[DATASET CONTENT]
◆ ◆ ◆
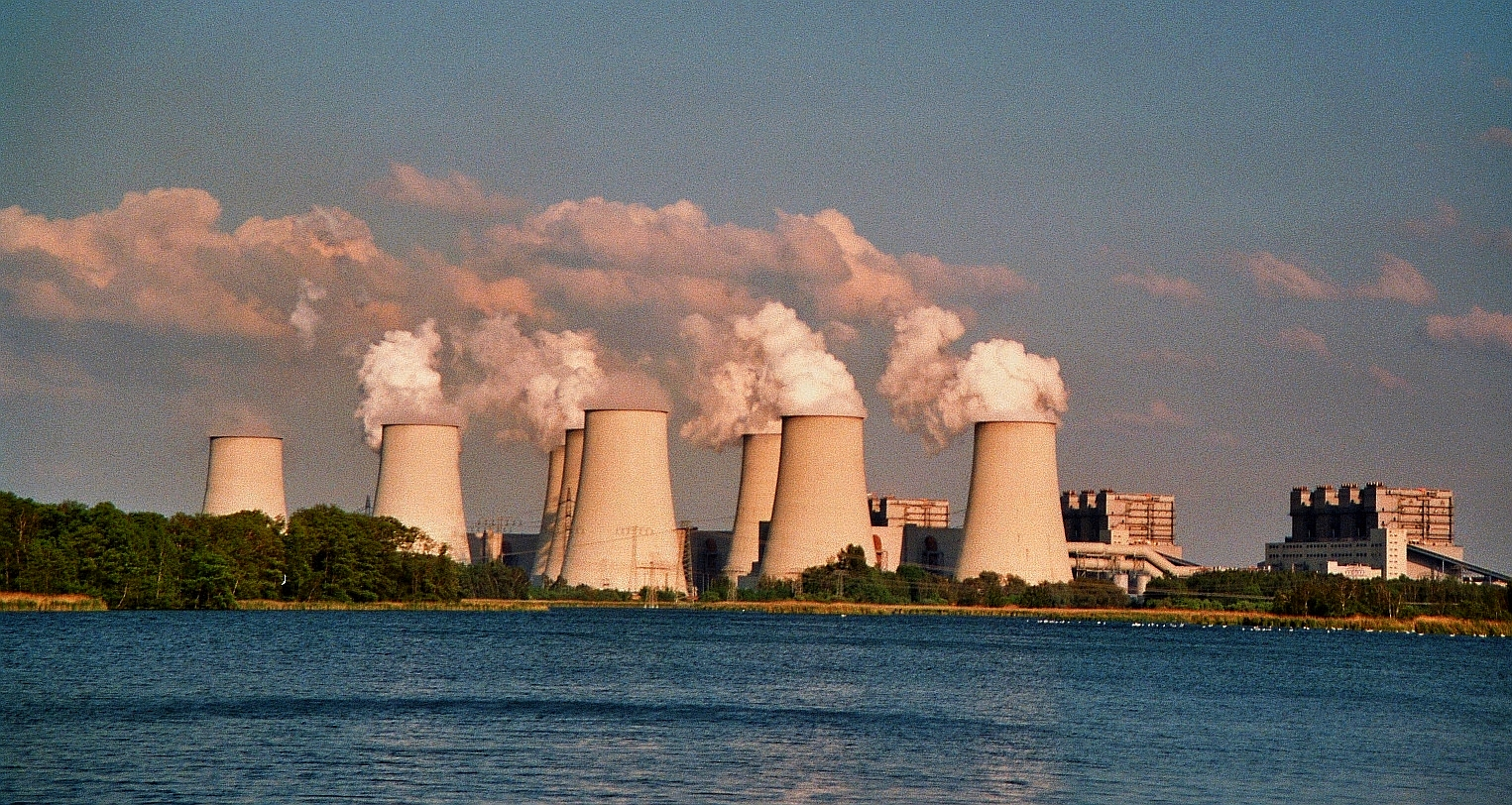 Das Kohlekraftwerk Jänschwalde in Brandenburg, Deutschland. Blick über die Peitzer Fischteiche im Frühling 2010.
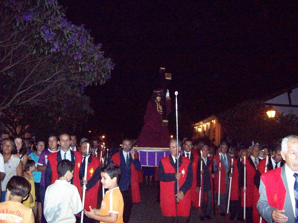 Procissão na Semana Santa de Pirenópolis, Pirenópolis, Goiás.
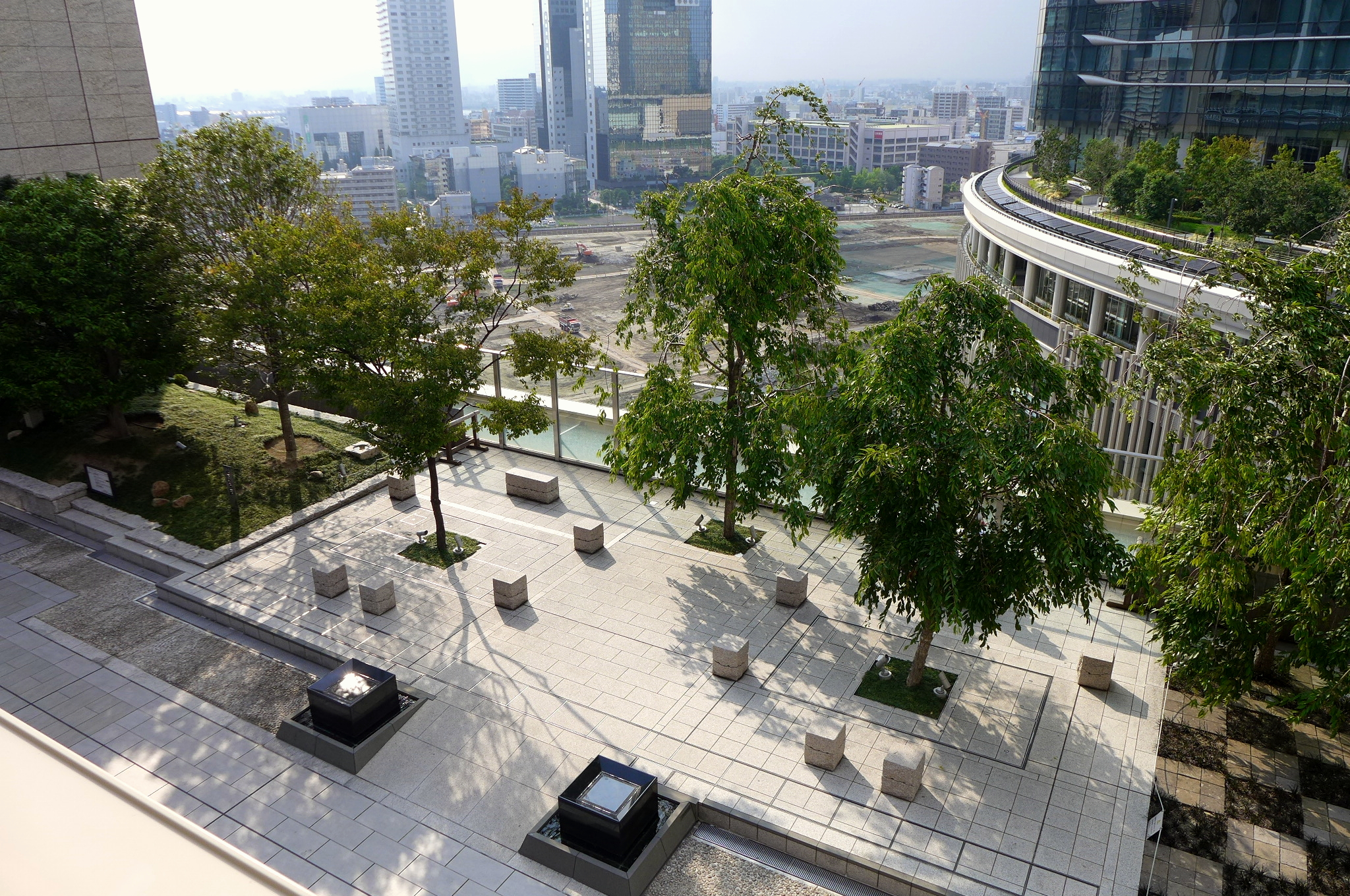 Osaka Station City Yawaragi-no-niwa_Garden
◆ ◆ ◆
[PROMPT] A verbatim copy of the material, pictures excluded, is what must be produced.

[EXERCISE OUTPUT]
 Das Kohlekraftwerk Jänschwalde in Brandenburg, Deutschland. Blick über die Peitzer Fischteiche im Frühling 2010.
 Procissão na Semana Santa de Pirenópolis, Pirenópolis, Goiás.
 Osaka Station City Yawaragi-no-niwa_Garden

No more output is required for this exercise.